29/12/2025
REFORMA ELECTORAL, MUNDIAL Y T-MEC: EL CÓCTEL EXPLOSIVO QUE VIENE EN 2026
El año 2026 no llegará como un año cualquiera para México. Desde ahora, hay por lo menos tres acontecimientos que ya están sobre la mesa y que, inevitablemente, marcarán el rumbo político, económico y social del país, en un contexto donde la expectativa ciudadana es alta, pero el ánimo no necesariamente acompaña.

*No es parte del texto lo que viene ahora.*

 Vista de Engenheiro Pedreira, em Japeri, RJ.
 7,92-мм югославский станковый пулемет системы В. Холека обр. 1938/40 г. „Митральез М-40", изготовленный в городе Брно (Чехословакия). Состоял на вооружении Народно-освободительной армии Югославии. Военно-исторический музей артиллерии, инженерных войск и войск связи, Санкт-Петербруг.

En primer lugar, una reforma electoral de gran calado se perfila desde los primeros meses del año. No se trata de un ajuste menor, sino de una reconfiguración que podría cambiar las reglas del juego político en México. Desde la prensa y los espacios de análisis ya se anticipa un debate complejo, polarizado y determinante, pues tocará intereses, estructuras y equilibrios que han definido los procesos electorales recientes.
El segundo gran acontecimiento será el Mundial de Futbol, que más allá del deporte tendrá un impacto directo en el ánimo social. Para algunos será un respiro y un factor de cohesión; para otros, un distractor en medio de problemas de fondo que siguen sin resolverse. El balón rodará, sí, pero la realidad seguirá ahí, esperando resultados.

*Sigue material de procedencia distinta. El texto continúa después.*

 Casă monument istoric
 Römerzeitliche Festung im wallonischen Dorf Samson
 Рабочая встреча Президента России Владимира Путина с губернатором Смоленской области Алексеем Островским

El tercer factor inevitable será la renegociación del T-MEC, justo en un año electoral en Estados Unidos, con Donald Trump nuevamente en el centro del escenario político. Este proceso pondrá a prueba la capacidad diplomática y económica de México, en un momento donde la incertidumbre internacional y la dependencia comercial siguen siendo temas sensibles.

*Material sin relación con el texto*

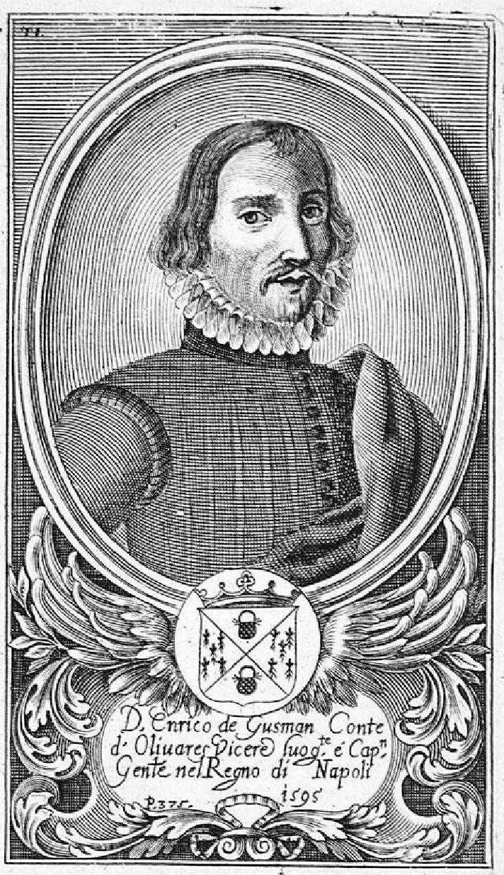 Enrique de Guzmán. Grabado calcográfico anónimo recogido en Teatro eroico, e politico de'governi de'Vicere del Regno de Napoli, de Domenico Antonio Parrino, Nápoles, 1692-1695. Biblioteca Nacional de España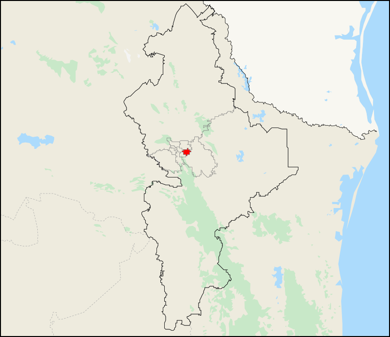 Mapa del distrito electoral federal 8 ubicado en Nuevo León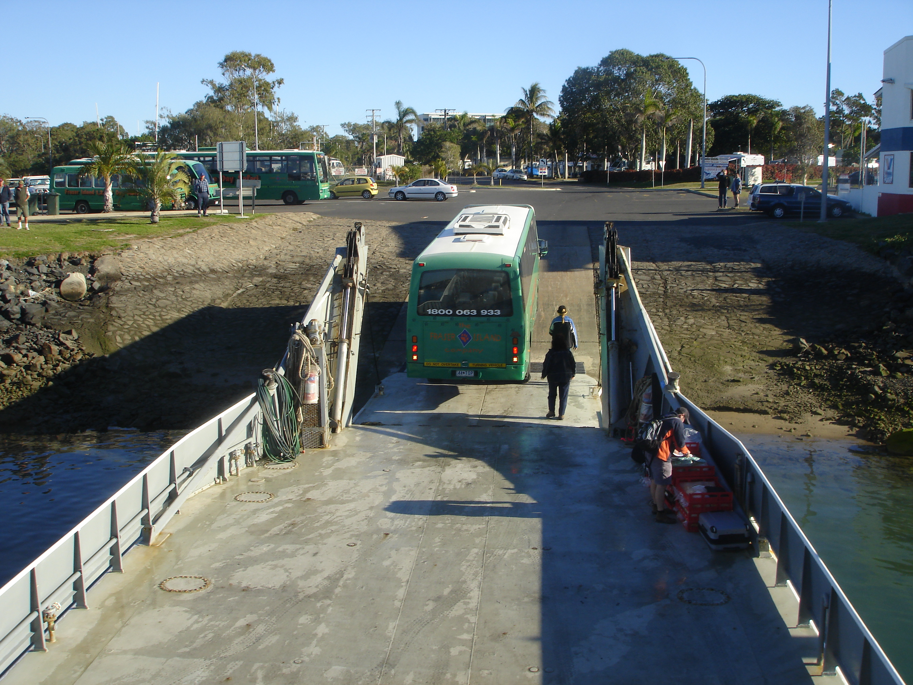 Hervey Bay Fähranleger für eine Überfahrt auf Fraser Island zur Moon Point Road, Queensland, Australien.

A estos hechos se suman retos estructurales que hoy preocupan. La expectativa económica para 2026 no es alentadora; se habla de crecimiento bajo y de un entorno poco favorable para la inversión. Ojalá estas previsiones no se cumplan, pero por ahora el panorama no genera confianza.
En materia de seguridad, la exigencia ciudadana va más allá de cifras oficiales. El verdadero reto será que la estrategia empiece a reflejarse en la percepción y en la vida diaria: carreteras seguras, traslados sin miedo y regiones transitables, algo que hoy sigue siendo una deuda pendiente.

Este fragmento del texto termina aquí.